____ INPUT RECORDS
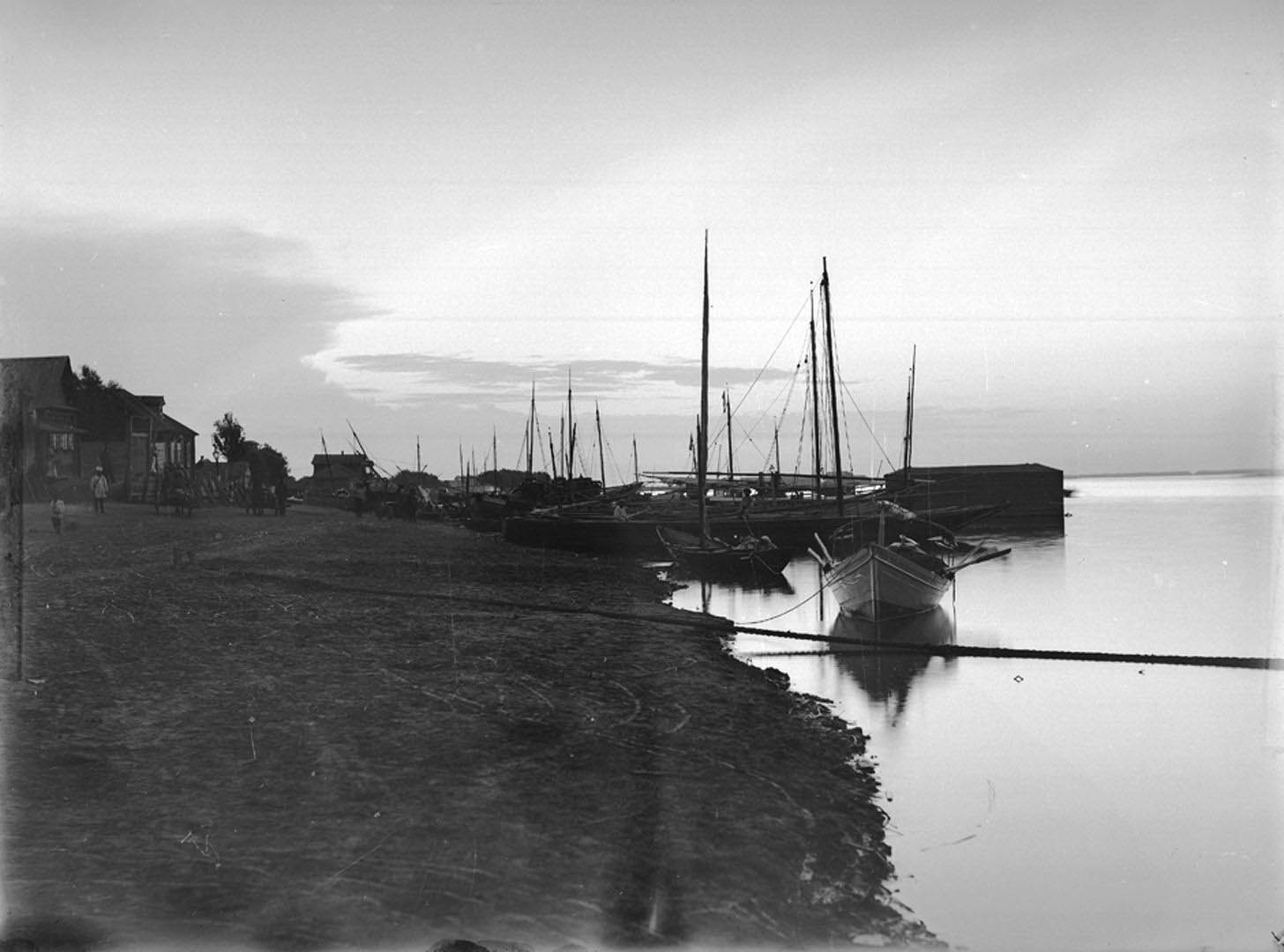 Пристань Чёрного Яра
________
____ INPUT RECORDS
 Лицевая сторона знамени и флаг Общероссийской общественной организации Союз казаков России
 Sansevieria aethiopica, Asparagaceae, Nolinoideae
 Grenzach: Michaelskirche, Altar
________
____ INPUT RECORDS
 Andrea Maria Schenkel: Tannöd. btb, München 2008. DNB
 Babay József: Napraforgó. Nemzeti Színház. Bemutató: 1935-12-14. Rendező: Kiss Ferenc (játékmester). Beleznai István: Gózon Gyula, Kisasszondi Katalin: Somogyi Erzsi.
________
| YOUR TASK |
Using the data above, extract exactly the lines from the one that holds "Sansevieria aethiopica, Asparagaceae, Nolinoideae" to the one that holds "Grenzach: Michaelskirche, Altar", both ends included, and no others.

| YOUR SOLUTION |
 Sansevieria aethiopica, Asparagaceae, Nolinoideae
 Grenzach: Michaelskirche, Altar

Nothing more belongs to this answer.